Feature selection is an essential step in machine learning and is used to reduce the number of input variables for predictive models. This reduces the computational load of model training and may also improve the comprehensibility of the resulting model. There are a variety of feature selection methods available for use and it’s important to understand the differences between them. This article aims to provide an overview of the different feature selection techniques that exist and discusses the strengths and weaknesses of each method. It is intended to serve as a primer for machine learning engineers and other data scientists who want to learn more about the various feature selection methods and their application to predictive modeling problems.
Feature Selection methods seek to find a subset of features that are most likely to predict a target variable in a dataset. These methods are often used to reduce the number of input variables for a predictive model in order to increase its speed and accuracy. In addition, the process of removing non-informative or redundant predictors from a model can help to eliminate false positives and reduce the overall error rate of a classifier. The most common feature selection methods are statistical-based. They evaluate the relationship between a set of features and a desired output variable using statistics and then select the set of features that have the strongest relationship to the target variable. These methods can be very fast and effective, although the choice of statistic depends on the type of input variable (numerical versus categorical) and the type of output variable. Another category of feature selection methods is dimensionality reduction. These reduce the number of input variables by grouping together similar attributes and then removing the redundant ones.

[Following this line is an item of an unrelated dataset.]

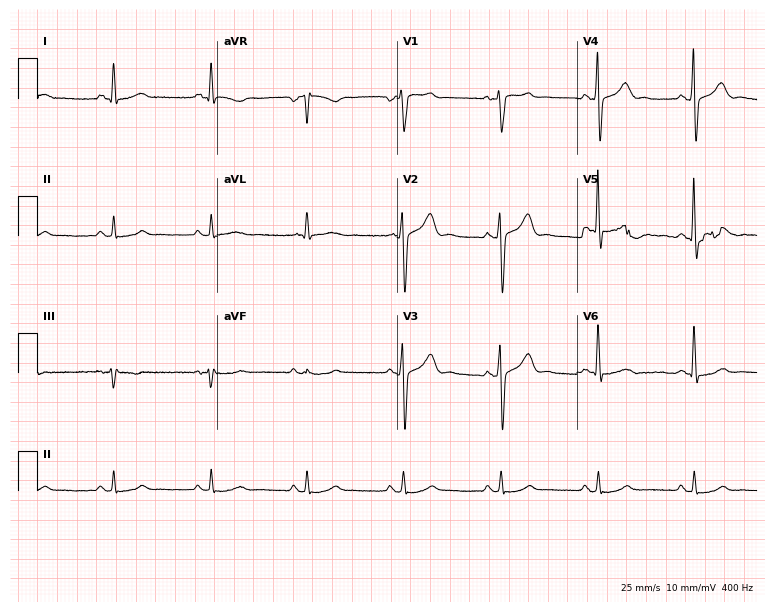
12-lead ECG from a man, 76 years old. Screened for six findings — first-degree AV block, right bundle branch block, left bundle branch block, sinus bradycardia, atrial fibrillation, sinus tachycardia — none is recorded.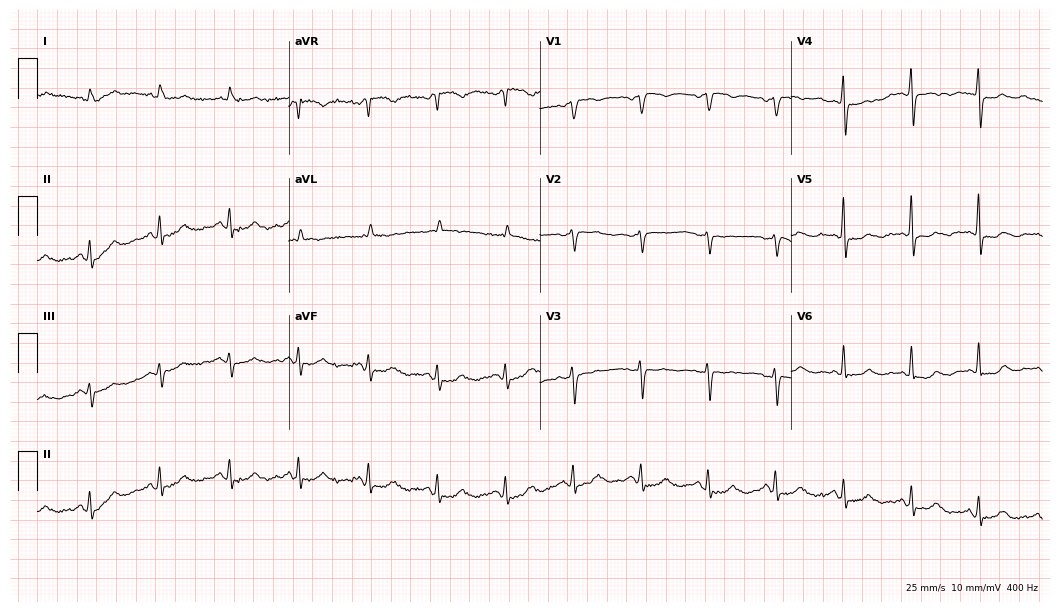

These methods can be useful in cases where there are many features and few samples, such as written text or DNA microarray data. Lastly, there are search-based feature selection methods that search for well-performing subsets of features. These methods use a targeted projection pursuit algorithm to find low-dimensional representations of the dataset and then select the features that have the largest projected values in that space. This approach is particularly useful in classification tasks where the goal is to reduce the dimensionality of the feature space and thus reduce the response time of the classifier. There are three general classes of feature selection techniques: filters, wrapper and embedded.
Filter methods search for well-performing subsets of input variables and then apply a classifier to those features. Wrapper methods combine a filter or search-based feature selection with a learning algorithm to generate better performance results. Embedded methods directly embed the feature selection process inside a learning algorithm. I experimented with several feature selection algorithms on the Arrythmia Heart Disease dataset from Kaggle. I achieved best accuracies of 70-75% with a Random Forest and Naive Bayes classifier. In this dataset, 280 features were used and most methods were able to select the top 20-35 features.